Multiply all doubles by the given double.
Rarely, iterate over the entire map.

under the following conditions:

Integers fall into a limited range (from 1 to 10,000 or so); the exact range will be known at compile time.
Most integers in the range (80-90%) will never be used, but which ones will not be easily determined until the end of the calculation.
- The number of integers used will almost always be greater than 100.
Many of the sets will be very similar, differing only in a few elements.
It is possible to identify certain groups of integers that often appear only in sequential order: for example, if a set contains integers 27 and 29, then it (almost?) Certainly contains 28.
- It may be possible to identify these groups before starting the calculation.
- These groups usually have about 100 integers.

I reviewed the attempts, but I don’t see a good way to handle the operation "delete each set containing a given integer."

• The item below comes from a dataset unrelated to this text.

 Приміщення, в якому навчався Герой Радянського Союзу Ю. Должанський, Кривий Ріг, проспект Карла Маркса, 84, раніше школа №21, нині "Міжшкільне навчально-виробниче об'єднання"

The purpose of this data structure would be to represent discrete random variables and resolve the addition, multiplication, and scalar multiplication operations on them. Each of these discrete random variables would ultimately be created by applying these operations to a fixed (at compile time) set of independent Bernoulli random variables (i.e., with a certain probability takes the value 1 or 0).

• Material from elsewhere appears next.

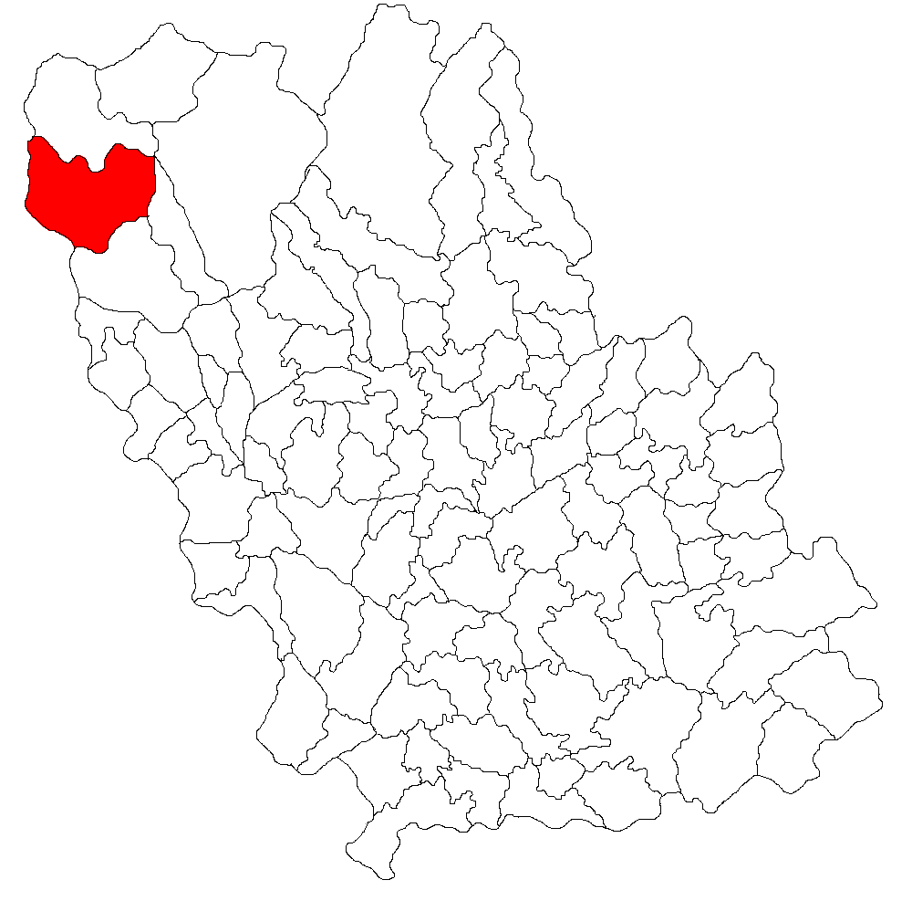 Categorie:Hărţi ale judeţului Prahova

Models simulated are close to being representable as Markov chains that are inhomogeneous in time (which, of course, would simplify this immensely), but, unfortunately, it is necessary to track the duration from various transitions.

+7

algorithm data-structures

Alex godofsky Apr 2 '14 at 23:36

source share

1 answer

aa333 · Accepted Answer · 2014-06-21T03:50:38+0000

Here is a data structure that can efficiently perform all your operations:

I am going to name it as BitmapArray for this explanation.

Thinking about this, obviously, only for the described operations, a sorted array with bitmaps in the form of keys and weights (your doubling), since the values will be quite effective.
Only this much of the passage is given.